### Task to complete
A verbatim copy of the full data, with no pictures, is the expected answer.

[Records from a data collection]
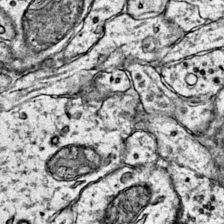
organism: Mouse
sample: Primary visual cortex
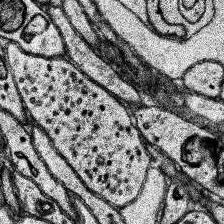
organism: Human
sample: Temporal Lobe
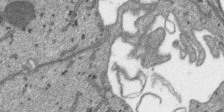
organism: Human
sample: Lung epithelial cells infected with SARS-CoV-2
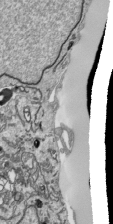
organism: Human
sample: Mitochondria in HCT116 cells
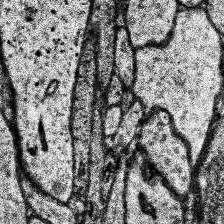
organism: Human
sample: Temporal Lobe
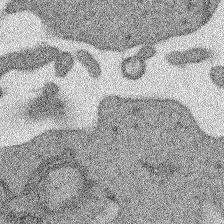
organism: Human
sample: HeLa cells
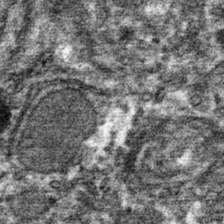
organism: Mouse
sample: Mouse hepatocytes
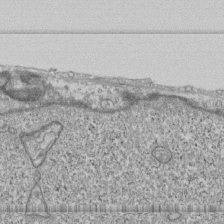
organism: Human
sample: Fibroblast cells
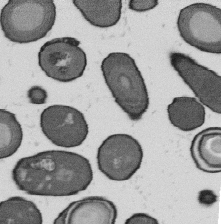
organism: B. subtilis
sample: Bacterial spore
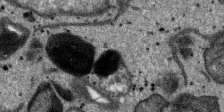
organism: Human
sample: Lung epithelial cells, uninfected (mock) control
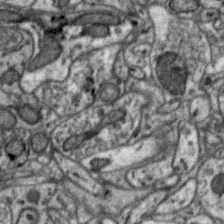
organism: Zebra finch
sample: Brain
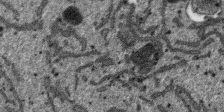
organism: Human
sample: Lung epithelial cells infected with SARS-CoV-2
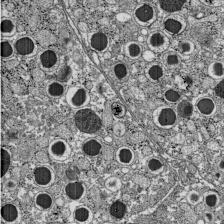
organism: C57BL Mouse
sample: Pancreatic islet
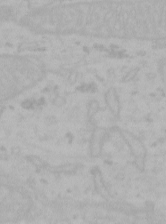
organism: Mouse
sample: Choroid plexus
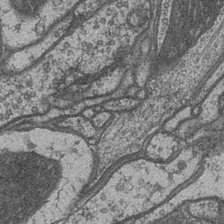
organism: Drosophila
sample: Optic medulla
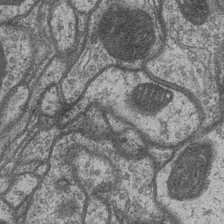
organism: Drosophila
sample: Optic medulla
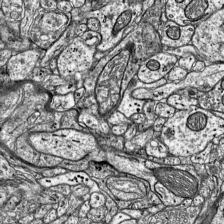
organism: Mouse
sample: Visual Cortex
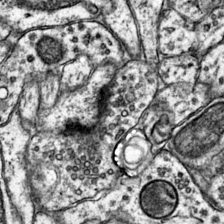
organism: Mouse
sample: Primary visual cortex
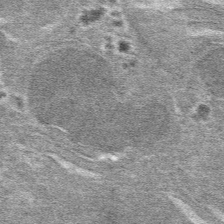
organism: Mouse
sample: Mouse hepatocytes
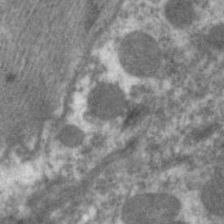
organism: C. elegans
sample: Pharynx
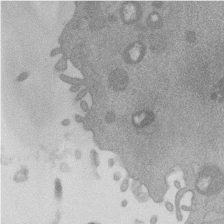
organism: Mouse
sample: Dividing mouse embryo 1 cell stage
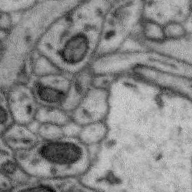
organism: Zebra finch
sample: Brain
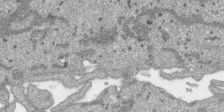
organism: Human
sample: Lung epithelial cells infected with SARS-CoV-2
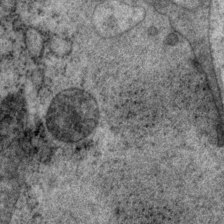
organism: P. pacificus
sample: Pharynx
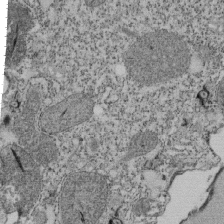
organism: Tetrahymena
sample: Cilia in tetrahymena
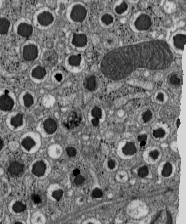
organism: C57BL Mouse
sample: Pancreatic islet
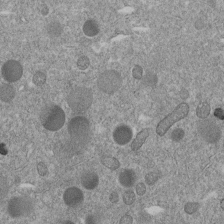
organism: C. elegans
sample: C. elegans embryo early stage
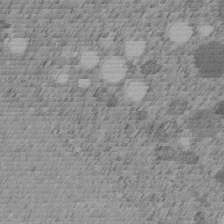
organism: C. elegans
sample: C. elegans embryo early stage
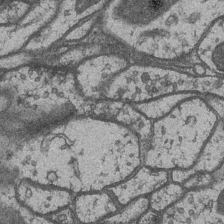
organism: Drosophila
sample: Optic medulla
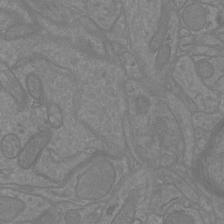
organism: Mouse
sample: Cortical neurons
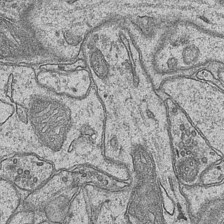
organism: Mouse
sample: CA1 Hippocampus
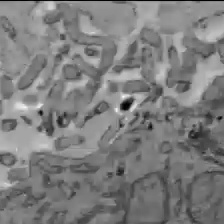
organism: C57BL Mouse
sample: Liver
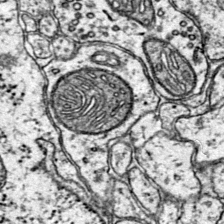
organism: Mouse
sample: Primary visual cortex
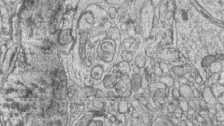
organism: Zebrafish
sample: synaptic ribbons in rod cells and cone cells
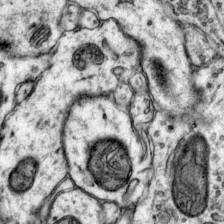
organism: Mouse
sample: Primary visual cortex
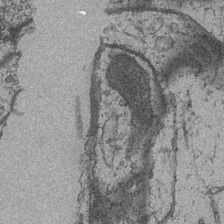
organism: Drosophila
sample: Optic medulla
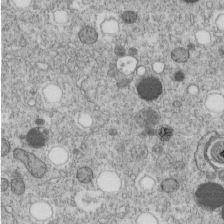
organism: C. elegans
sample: C. elegans embryo early stage
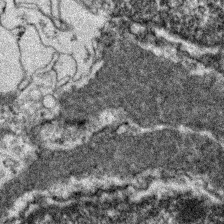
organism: Zebrafish
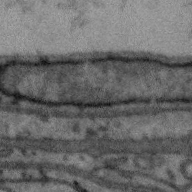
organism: Zebra finch
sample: Brain
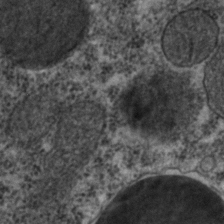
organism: C. elegans
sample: C. elegans embryo
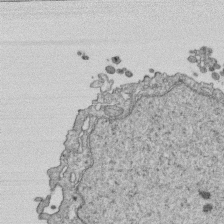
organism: Human
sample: HeLa cell HIV synapse
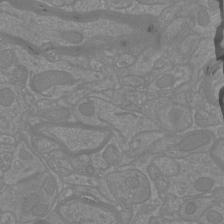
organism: Mouse
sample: Cortical neurons
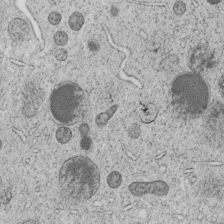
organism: C. elegans
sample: C. elegans embryo early stage
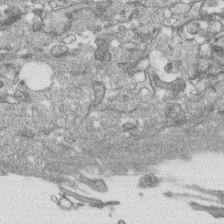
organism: Human
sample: CRL-1474
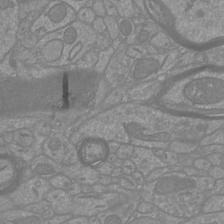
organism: Mouse
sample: Cortical neurons
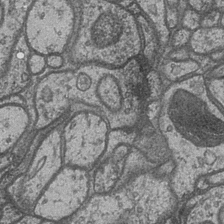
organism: Drosophila
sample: Optic medulla
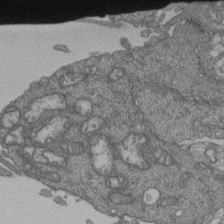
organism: Human
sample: Retinal organoid Rod and Cone cells
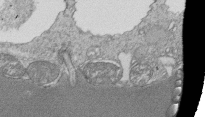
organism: Tetrahymena
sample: Cilia in tetrahymena
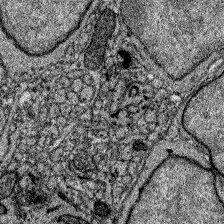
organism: Zebrafish
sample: Larval olfactory bulb
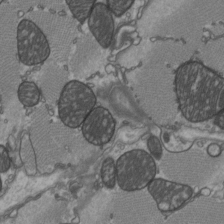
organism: C57BL Mouse
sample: Heart
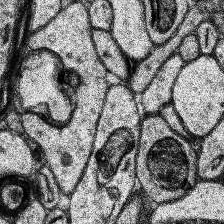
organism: Human
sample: Temporal Lobe
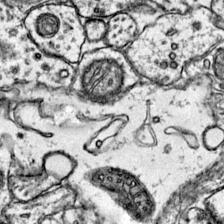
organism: Mouse
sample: Primary visual cortex
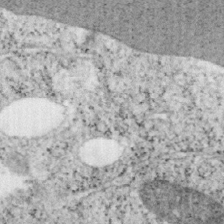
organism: Mouse
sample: OT-I killer T cells with ID8 ovarian cancer cells
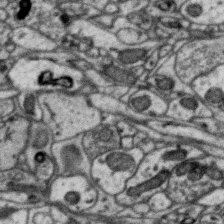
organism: Zebra finch
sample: Brain
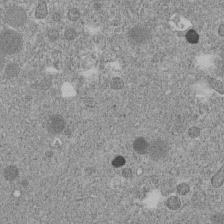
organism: C. elegans
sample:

### Output
organism: Mouse
sample: Primary visual cortex
organism: Human
sample: Temporal Lobe
organism: Human
sample: Lung epithelial cells infected with SARS-CoV-2
organism: Human
sample: Mitochondria in HCT116 cells
organism: Human
sample: Temporal Lobe
organism: Human
sample: HeLa cells
organism: Mouse
sample: Mouse hepatocytes
organism: Human
sample: Fibroblast cells
organism: B. subtilis
sample: Bacterial spore
organism: Human
sample: Lung epithelial cells, uninfected (mock) control
organism: Zebra finch
sample: Brain
organism: Human
sample: Lung epithelial cells infected with SARS-CoV-2
organism: C57BL Mouse
sample: Pancreatic islet
organism: Mouse
sample: Choroid plexus
organism: Drosophila
sample: Optic medulla
organism: Drosophila
sample: Optic medulla
organism: Mouse
sample: Visual Cortex
organism: Mouse
sample: Primary visual cortex
organism: Mouse
sample: Mouse hepatocytes
organism: C. elegans
sample: Pharynx
organism: Mouse
sample: Dividing mouse embryo 1 cell stage
organism: Zebra finch
sample: Brain
organism: Human
sample: Lung epithelial cells infected with SARS-CoV-2
organism: P. pacificus
sample: Pharynx
organism: Tetrahymena
sample: Cilia in tetrahymena
organism: C57BL Mouse
sample: Pancreatic islet
organism: C. elegans
sample: C. elegans embryo early stage
organism: C. elegans
sample: C. elegans embryo early stage
organism: Drosophila
sample: Optic medulla
organism: Mouse
sample: Cortical neurons
organism: Mouse
sample: CA1 Hippocampus
organism: C57BL Mouse
sample: Liver
organism: Mouse
sample: Primary visual cortex
organism: Zebrafish
sample: synaptic ribbons in rod cells and cone cells
organism: Mouse
sample: Primary visual cortex
organism: Drosophila
sample: Optic medulla
organism: C. elegans
sample: C. elegans embryo early stage
organism: Zebrafish
organism: Zebra finch
sample: Brain
organism: C. elegans
sample: C. elegans embryo
organism: Human
sample: HeLa cell HIV synapse
organism: Mouse
sample: Cortical neurons
organism: C. elegans
sample: C. elegans embryo early stage
organism: Human
sample: CRL-1474
organism: Mouse
sample: Cortical neurons
organism: Drosophila
sample: Optic medulla
organism: Human
sample: Retinal organoid Rod and Cone cells
organism: Tetrahymena
sample: Cilia in tetrahymena
organism: Zebrafish
sample: Larval olfactory bulb
organism: C57BL Mouse
sample: Heart
organism: Human
sample: Temporal Lobe
organism: Mouse
sample: Primary visual cortex
organism: Mouse
sample: OT-I killer T cells with ID8 ovarian cancer cells
organism: Zebra finch
sample: Brain
organism: C. elegans
sample:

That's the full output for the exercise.